WHAT YOU SHOULD DO:
Only the pictures are to be left out; return the rest of the data exactly as it stands.

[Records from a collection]
====

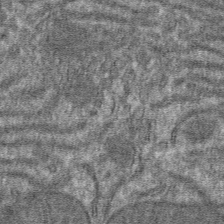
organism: Mouse
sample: Mouse hepatocytes
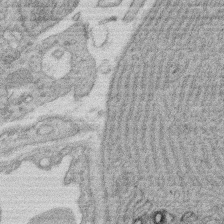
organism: Rat
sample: Salivary granule
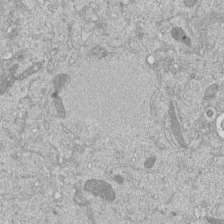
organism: Mouse
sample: ED-1 cell nuclei; centrioles
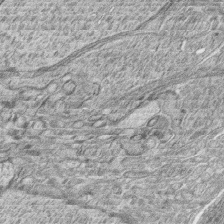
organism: Zebrafish
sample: synaptic ribbons in rod cells and cone cells
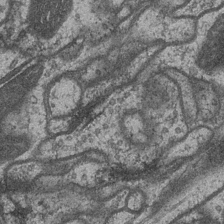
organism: Drosophila
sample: Optic medulla
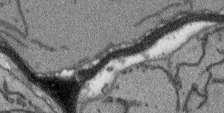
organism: Arabidopsis thaliana
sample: Root tip
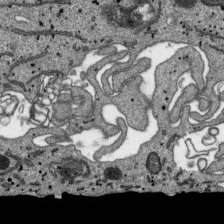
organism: Human
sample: Lung epithelial cells, uninfected (mock) control
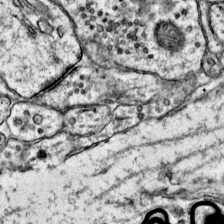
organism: Mouse
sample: Primary visual cortex
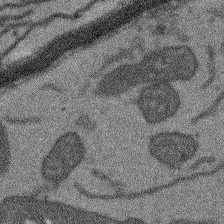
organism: Arabidopsis thaliana
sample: Root tip
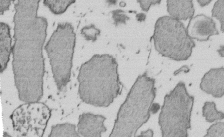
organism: E. coli
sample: Bacterial nucleoid
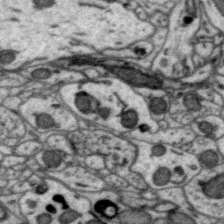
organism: Zebra finch
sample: Brain
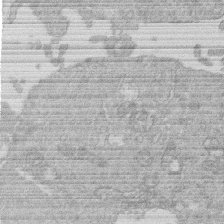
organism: Human
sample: Macrophage cells
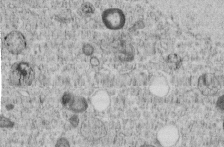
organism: C. elegans
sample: C. elegans embryo early stage
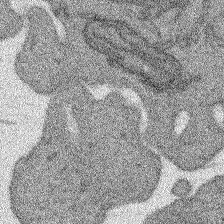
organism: Human
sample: HeLa cells
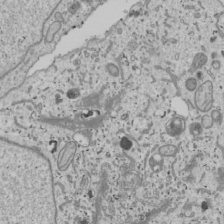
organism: Human
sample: Mitochondria in U2OS cells
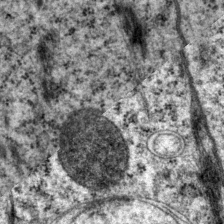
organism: P. pacificus
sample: Pharynx
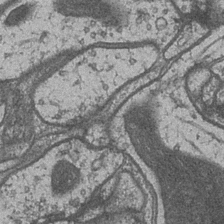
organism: Drosophila
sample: Optic medulla
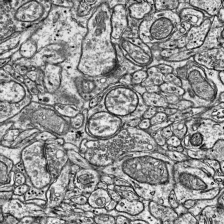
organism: Mouse
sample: Visual Cortex
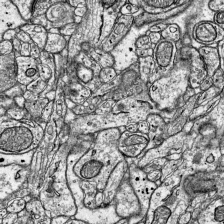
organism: Mouse
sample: Visual Cortex
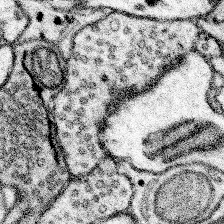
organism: Mouse
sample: Somatosensory cortex neuropil
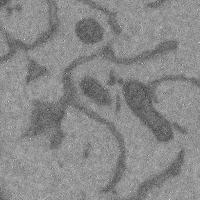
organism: Mouse
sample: Cerebral cortex
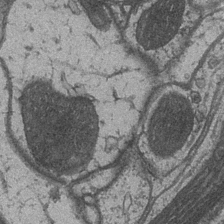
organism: Drosophila
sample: Optic medulla
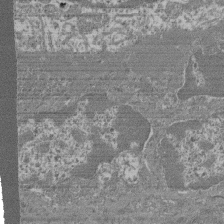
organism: Mouse
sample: Glomerulus
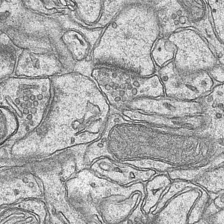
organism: Mouse
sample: CA1 Hippocampus
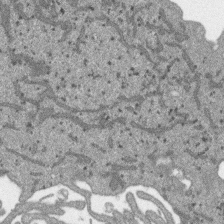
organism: Human
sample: Lung epithelial cells infected with SARS-CoV-2
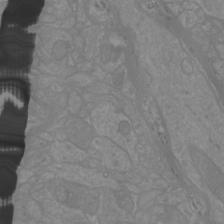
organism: Mouse
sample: Cortical neurons
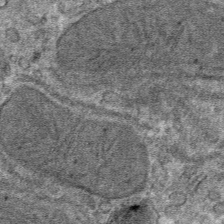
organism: Mouse
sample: Mouse hepatocytes
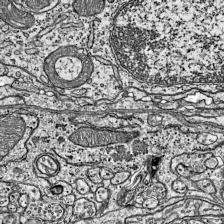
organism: Mouse
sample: Visual Cortex
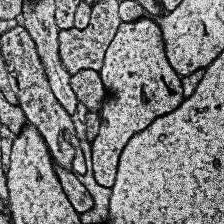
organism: Human
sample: Temporal Lobe
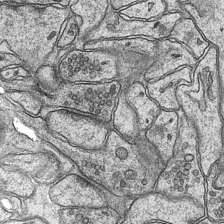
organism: Mouse
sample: CA1 Hippocampus
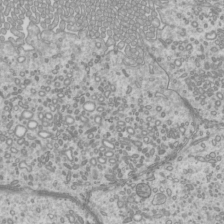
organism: Mouse
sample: Cilia; mouse epididymis
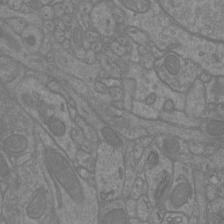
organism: Mouse
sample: Cortical neurons
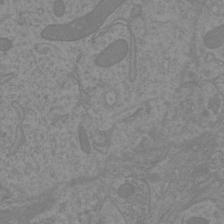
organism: Mouse
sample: Cortical neurons
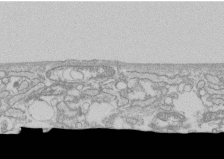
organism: Human
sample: CRL-1474
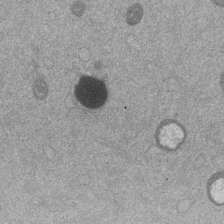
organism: Mouse
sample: Dividing mouse embryo 1 cell stage
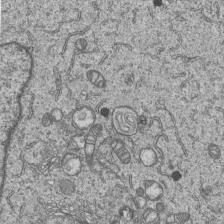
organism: Human
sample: MDA-MB-231 cells
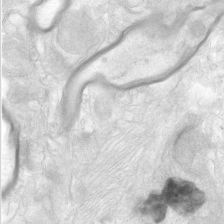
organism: Human
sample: Neocortex
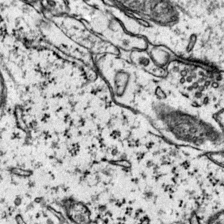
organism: Mouse
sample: Primary visual cortex
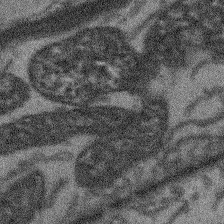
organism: Arabidopsis thaliana
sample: Root tip
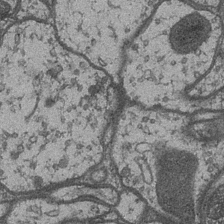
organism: Drosophila
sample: Optic medulla
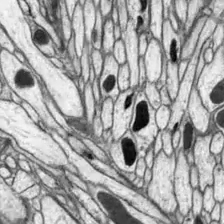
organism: Drosophila
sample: Optic lobe
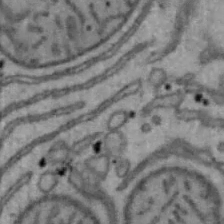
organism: Mouse
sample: Liver
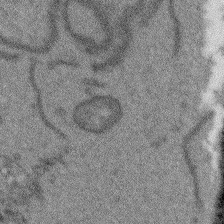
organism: Arabidopsis thaliana
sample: Root tip
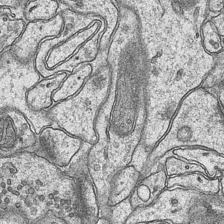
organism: Mouse
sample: CA1 Hippocampus
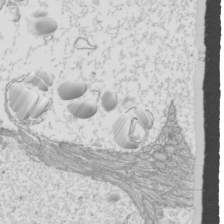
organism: Mouse
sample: Cilia; mouse epididymis
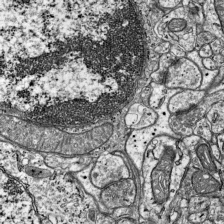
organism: Mouse
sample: Visual Cortex
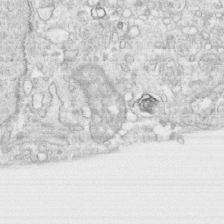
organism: Human
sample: CRL-1474
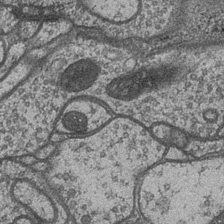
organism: Drosophila
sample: Optic medulla
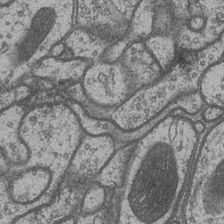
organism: Drosophila
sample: Optic medulla
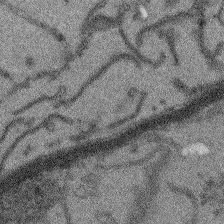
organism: Arabidopsis thaliana
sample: Root tip
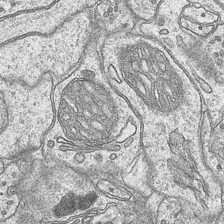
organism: Mouse
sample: CA1 Hippocampus
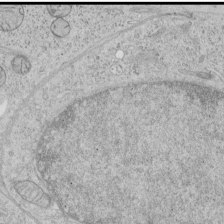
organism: Human
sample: Mitochondria in HCT116 cells
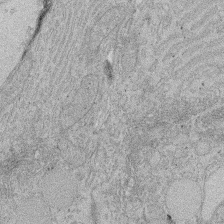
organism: Rat
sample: Salivary granule
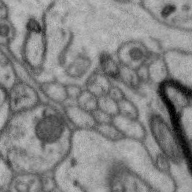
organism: Zebra finch
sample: Brain
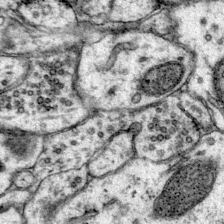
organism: Mouse
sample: Primary visual cortex
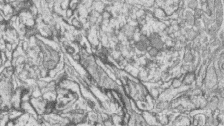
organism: Zebrafish
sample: synaptic ribbons in rod cells and cone cells
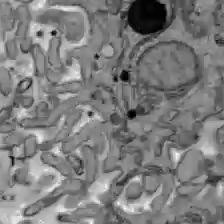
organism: C57BL Mouse
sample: Liver
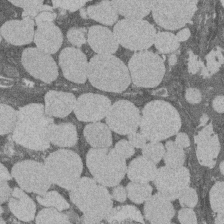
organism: Rat
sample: Salivary granule
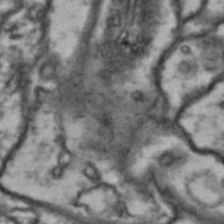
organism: Drosophila
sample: Brain
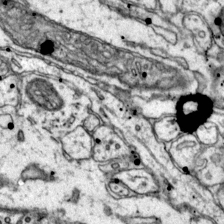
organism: Mouse
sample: Primary visual cortex
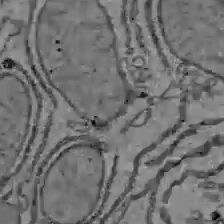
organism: C57BL Mouse
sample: Liver
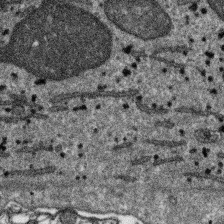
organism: Human
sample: Lung epithelial cells infected with SARS-CoV-2
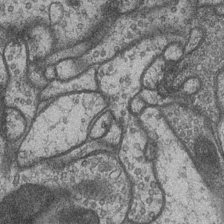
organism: Drosophila
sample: Optic medulla
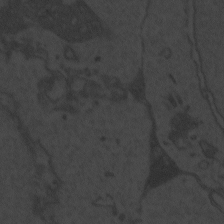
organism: Zebrafish
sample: Macrophage infected with Toxoplasma gondii
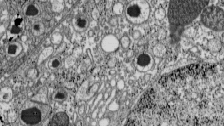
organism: C57BL Mouse
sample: Pancreatic islet
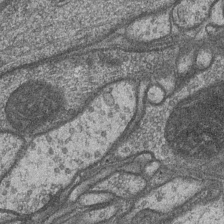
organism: Drosophila
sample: Optic medulla
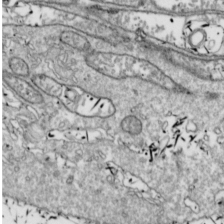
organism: Drosophila
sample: Cell division; meiosis; drosophila spermatocytes
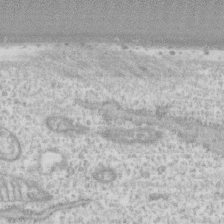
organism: Human
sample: CRL-1474
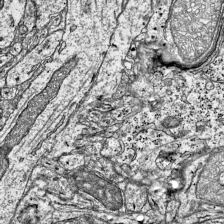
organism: Mouse
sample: Visual Cortex
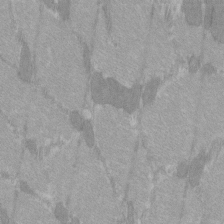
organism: C57BL Mouse
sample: Tibialis anterior muscle cell
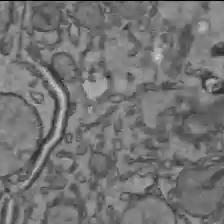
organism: C57BL Mouse
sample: Liver

====

EXPECTED OUTPUT:
organism: Mouse
sample: Mouse hepatocytes
organism: Rat
sample: Salivary granule
organism: Mouse
sample: ED-1 cell nuclei; centrioles
organism: Zebrafish
sample: synaptic ribbons in rod cells and cone cells
organism: Drosophila
sample: Optic medulla
organism: Arabidopsis thaliana
sample: Root tip
organism: Human
sample: Lung epithelial cells, uninfected (mock) control
organism: Mouse
sample: Primary visual cortex
organism: Arabidopsis thaliana
sample: Root tip
organism: E. coli
sample: Bacterial nucleoid
organism: Zebra finch
sample: Brain
organism: Human
sample: Macrophage cells
organism: C. elegans
sample: C. elegans embryo early stage
organism: Human
sample: HeLa cells
organism: Human
sample: Mitochondria in U2OS cells
organism: P. pacificus
sample: Pharynx
organism: Drosophila
sample: Optic medulla
organism: Mouse
sample: Visual Cortex
organism: Mouse
sample: Visual Cortex
organism: Mouse
sample: Somatosensory cortex neuropil
organism: Mouse
sample: Cerebral cortex
organism: Drosophila
sample: Optic medulla
organism: Mouse
sample: Glomerulus
organism: Mouse
sample: CA1 Hippocampus
organism: Human
sample: Lung epithelial cells infected with SARS-CoV-2
organism: Mouse
sample: Cortical neurons
organism: Mouse
sample: Mouse hepatocytes
organism: Mouse
sample: Visual Cortex
organism: Human
sample: Temporal Lobe
organism: Mouse
sample: CA1 Hippocampus
organism: Mouse
sample: Cilia; mouse epididymis
organism: Mouse
sample: Cortical neurons
organism: Mouse
sample: Cortical neurons
organism: Human
sample: CRL-1474
organism: Mouse
sample: Dividing mouse embryo 1 cell stage
organism: Human
sample: MDA-MB-231 cells
organism: Human
sample: Neocortex
organism: Mouse
sample: Primary visual cortex
organism: Arabidopsis thaliana
sample: Root tip
organism: Drosophila
sample: Optic medulla
organism: Drosophila
sample: Optic lobe
organism: Mouse
sample: Liver
organism: Arabidopsis thaliana
sample: Root tip
organism: Mouse
sample: CA1 Hippocampus
organism: Mouse
sample: Cilia; mouse epididymis
organism: Mouse
sample: Visual Cortex
organism: Human
sample: CRL-1474
organism: Drosophila
sample: Optic medulla
organism: Drosophila
sample: Optic medulla
organism: Arabidopsis thaliana
sample: Root tip
organism: Mouse
sample: CA1 Hippocampus
organism: Human
sample: Mitochondria in HCT116 cells
organism: Rat
sample: Salivary granule
organism: Zebra finch
sample: Brain
organism: Mouse
sample: Primary visual cortex
organism: Zebrafish
sample: synaptic ribbons in rod cells and cone cells
organism: C57BL Mouse
sample: Liver
organism: Rat
sample: Salivary granule
organism: Drosophila
sample: Brain
organism: Mouse
sample: Primary visual cortex
organism: C57BL Mouse
sample: Liver
organism: Human
sample: Lung epithelial cells infected with SARS-CoV-2
organism: Drosophila
sample: Optic medulla
organism: Zebrafish
sample: Macrophage infected with Toxoplasma gondii
organism: C57BL Mouse
sample: Pancreatic islet
organism: Drosophila
sample: Optic medulla
organism: Drosophila
sample: Cell division; meiosis; drosophila spermatocytes
organism: Human
sample: CRL-1474
organism: Mouse
sample: Visual Cortex
organism: C57BL Mouse
sample: Tibialis anterior muscle cell
organism: C57BL Mouse
sample: Liver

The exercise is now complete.